Increases in rail fares, phone bills, national insurance and mortgage repayments have all been announced, and energy bills could rocket if wholesale gas prices remain high and the government resists pressure to act. It will be a particular disaster for those on fixed incomes and benefits but even those on generous incomes are going to feel the heat. The next four months are crucial. Here’s what is heading your way.


And that led on to this which outlined some of the reasons.

New figures published on Wednesday reveal the cost of living rose by 5.1% in the 12 months to November, its highest rate in 10 years.

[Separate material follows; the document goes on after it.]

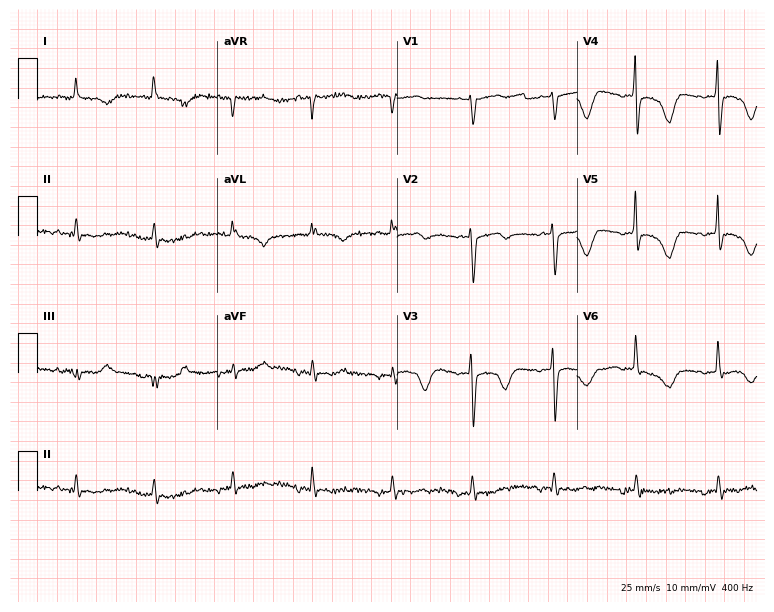
12-lead ECG from a 77-year-old female patient. No first-degree AV block, right bundle branch block, left bundle branch block, sinus bradycardia, atrial fibrillation or sinus tachycardia recorded for this tracing.

The jump, driven largely by rising fuel and energy costs, puts further pressure on households across the UK.

Why are prices rising?

There are a number of reasons:

  • Demand for oil and gas is pushing up energy prices worldwide. This means higher bills for householders, and for businesses, many of whom will pass on some or all of the extra energy costs to their customers
  • Shortages of many goods, including building materials and computer chips, are causing supply problems and pushing up prices
  • Government support to businesses during the pandemic – like reduced VAT for hospitality – has ended
  • Businesses are struggling to recruit lorry drivers and hospitality staff. This is partly due to the pandemic, but is also compounded by Brexit, according to international policy forum the OECD.

Any of those singly would be a problem for any government, but collectively they make for a perfect storm, don’t they? And one in particular appears – broadly speaking, to be self-inflicted.